A Menlo-Atherton High School student is suing the Sequoia Union High School District, district administrators, the M-A athletic director and a wrestling coach for alleged retaliation against her and her father after they complained about "disturbing behavior" by a wrestling coach at the school.

Senior Kiernan Dunn filed a lawsuit on Nov. 9 in San Mateo County Superior Court, updating and amending it on Nov. 19. The suit alleges that the district retaliated against her because she filed a Title IX complaint on Aug. 22. Title IX prohibits sex discrimination in educational activities that receive federal funding.

The lawsuit also alleges that Kiernan's father, Kevin Dunn, who was a volunteer wrestling coach at M-A, was the victim of retaliation after he complained about the behavior and coaching practices of another coach, Cliff Olson.

The lawsuit outlines the "disturbing behavior" by M-A wrestling coaches that Kiernan and her father say they observed and objected to.

One example: Olson, according to the lawsuit, made wrestlers blindfold themselves before practicing the "most dangerous moves in wrestling." This caused one student to fracture his neck, the suit states.

Kevin Dunn had complained to M-A wrestling coach Phil Hoang and coach Daniel Williams, stating that blindfolding student athletes was "very dangerous" and a student could get hurt, but the two coaches ignored his complaints, according to the suit.

Olson, the Dunns had complained, also made racist and sexist comments, which led several wrestlers to quit the team, according to the lawsuit. The "offensive" sexist comments made Kiernan and other girls on the team uncomfortable, the suit states.

After Kevin Dunn complained to coaches about Olson's behavior, Olson threatened him with physical violence at a wrestling practice, the lawsuit asserts.

The school investigated Olson's conduct and fired him, according to the lawsuit. The district did not respond to questions about whether Olson was or is employed by the district.

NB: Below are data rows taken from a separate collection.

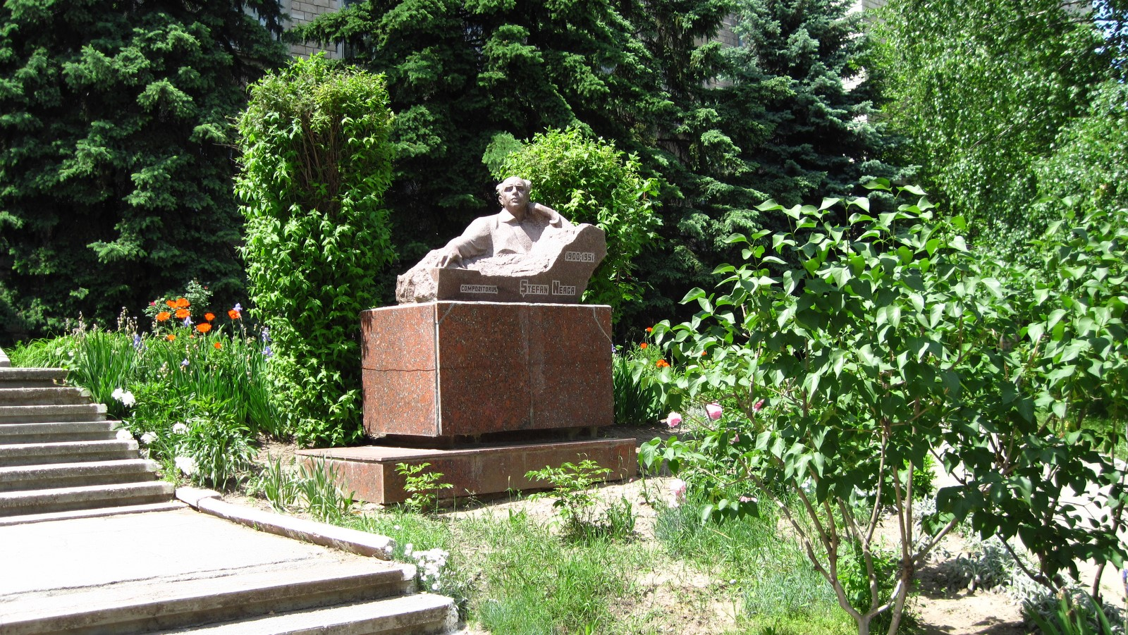 Chisinau, Moldova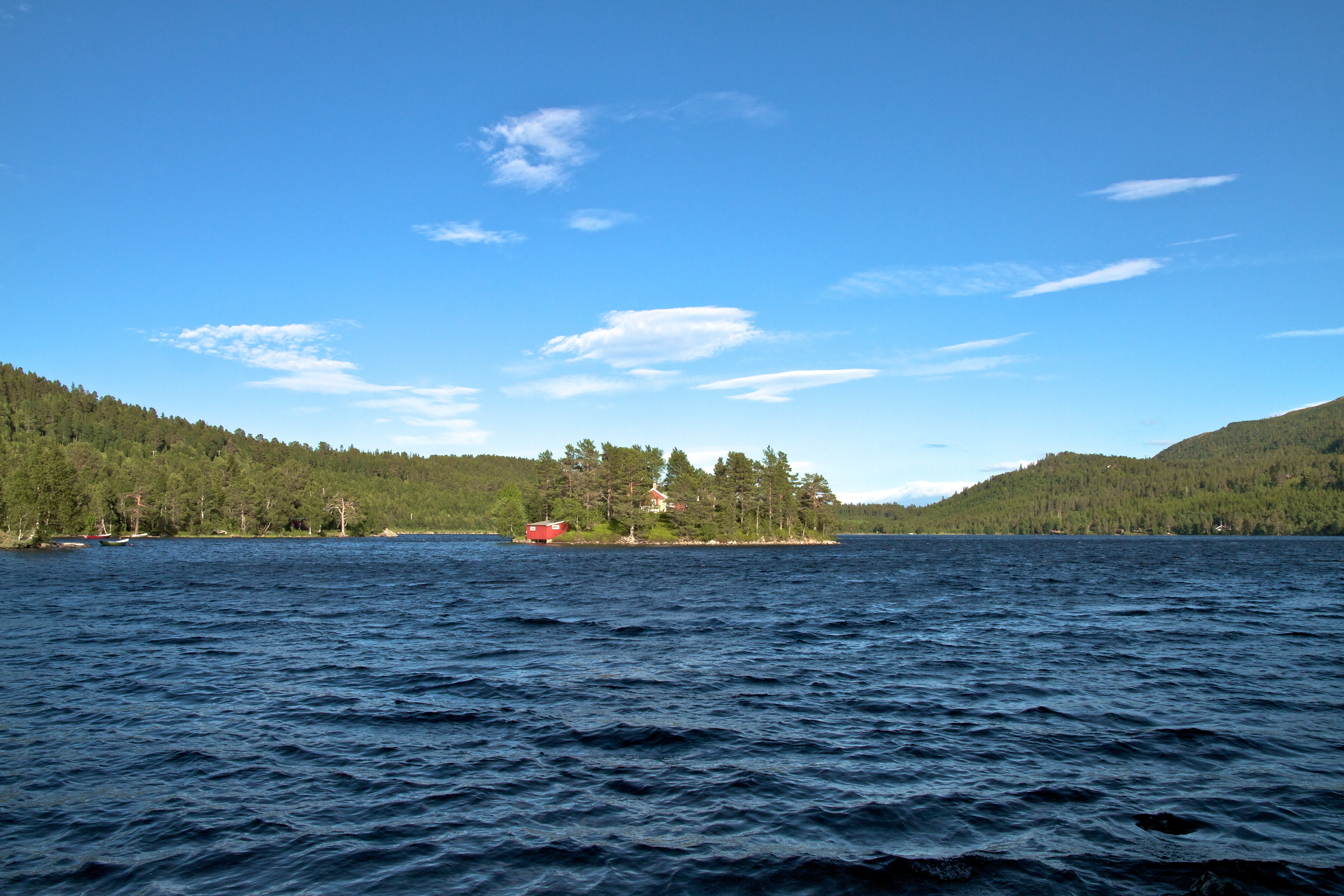 Frilsjøen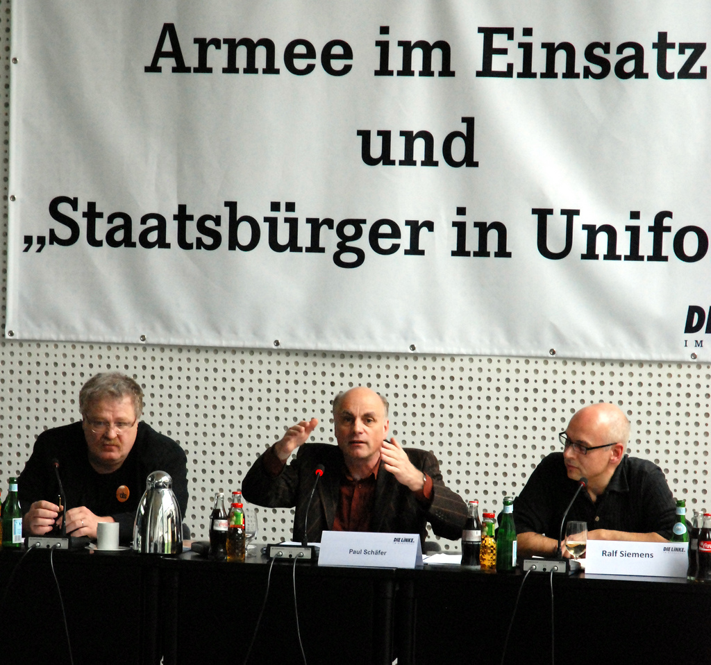 Jürgen Rose (Darmstädter Signal), Paul Schäfer (DIE LINKE) und Ralf Siemens (asfrab) beim Fachgespräch "Armee im Einsatz und "Staatsbürger in Uniform""

The district "very recently received this complaint and is reviewing it and preparing a response," said district spokesman Rolando Bonilla in a prepared statement.

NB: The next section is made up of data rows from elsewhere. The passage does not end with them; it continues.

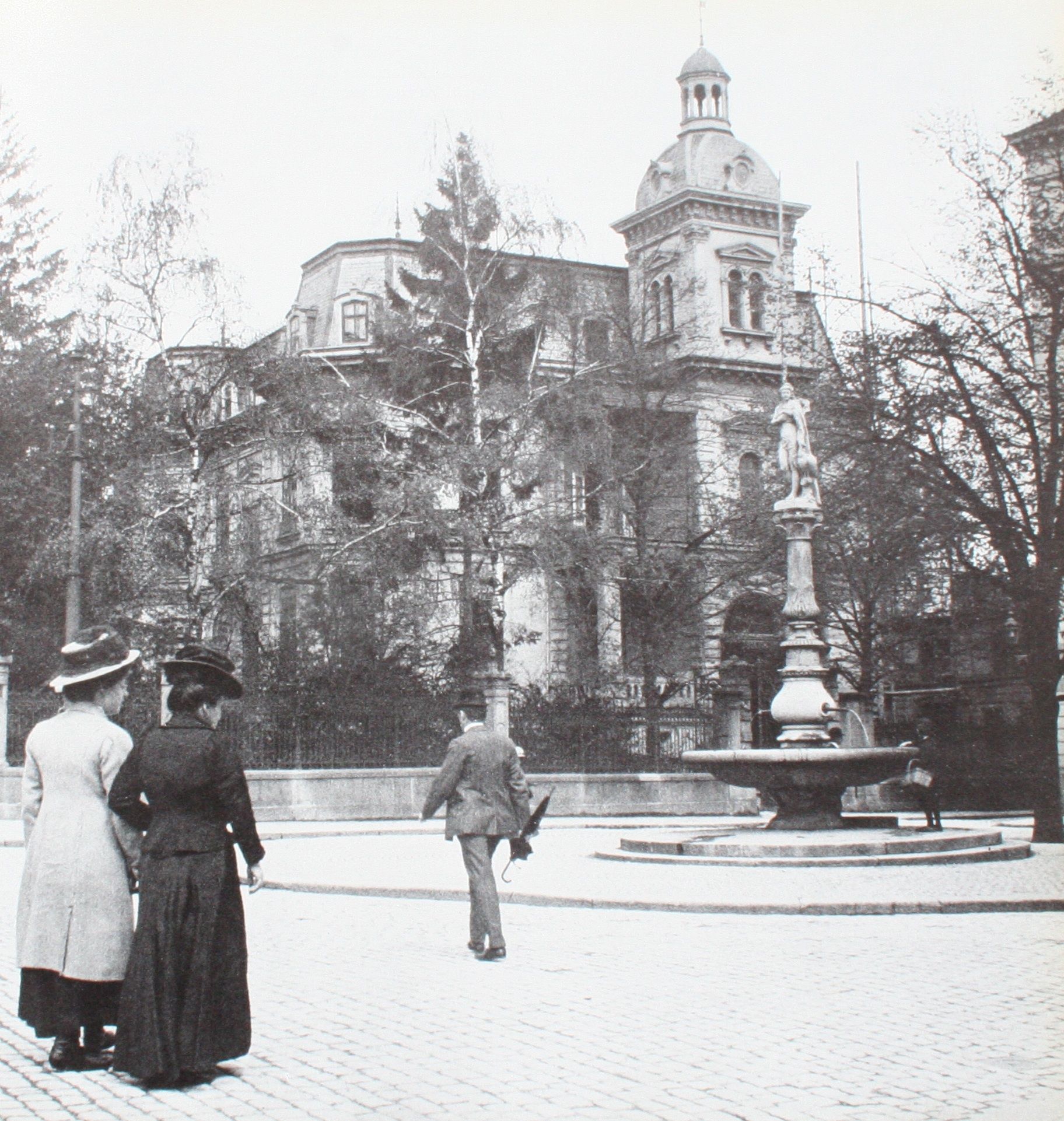 Villa Windegg am 23. April 1910, gehörte Seidenhändler Robert Schwarzenbach-Zeuner, an der Stelle des Seidenhauses Grieder. 1910 abgebaut und an der Bellerivestrasse 10 wieder aufgebaut.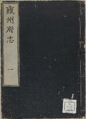 黒川道祐による山城国の地誌『雍州府志』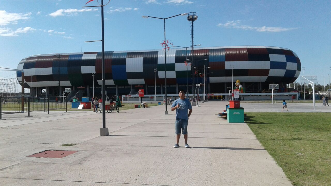 Vista exterior del estadio único de Villa Mercedes, conocido como La Pedrera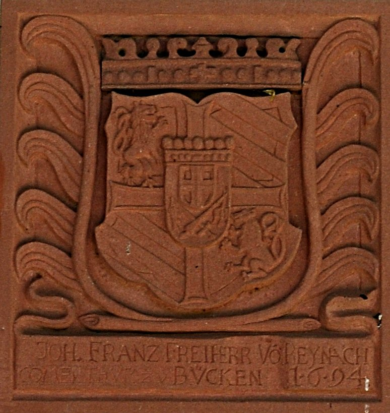 Schloss Beuggen: Wappen des Komturs Johann Franz Freiherr von Reinach am Teehaus

"That said, the district is confident that it responded appropriately to the matters that are raised in the complaint," he said.


According to the lawsuit, Hoang, who is named as a defendant in the lawsuit, "immediately retaliated" against Kevin Dunn after the complaints were made, not allowing him to coach the girls team.

Hoang also invited Olson to continue to attend games, including a CCS (Central Coast Section) tournament, which made Kiernan uncomfortable, the suit states. At the same tournament, Hoang approached Kevin Dunn while he was sitting with the girls team, yelled "get up," and pushed him, the lawsuit asserts.

Another matter alleged in the lawsuit: Hoang asked female wrestlers during the summer of 2018 to report their weight to him every week during off-season, the suit states. Hoang retaliated against Kiernan by excluding her from all team emails and she didn't know about a team event after she complained about the questions about weight, the suit states.

The suit calls the student wrestler weight requests "entirely inappropriate and abusive" and a "violation of CCS rules."

But CCS bylaws only restrict male weigh masters and/or male officials from conducting or being present at female weigh-ins. This does not apply if wrestlers are weighing in wearing their uniform. If a skin inspection or any other type of test that requires the removal of the uniform is necessary, such procedures are to be done in a place where only same-gender supervisory personnel are present.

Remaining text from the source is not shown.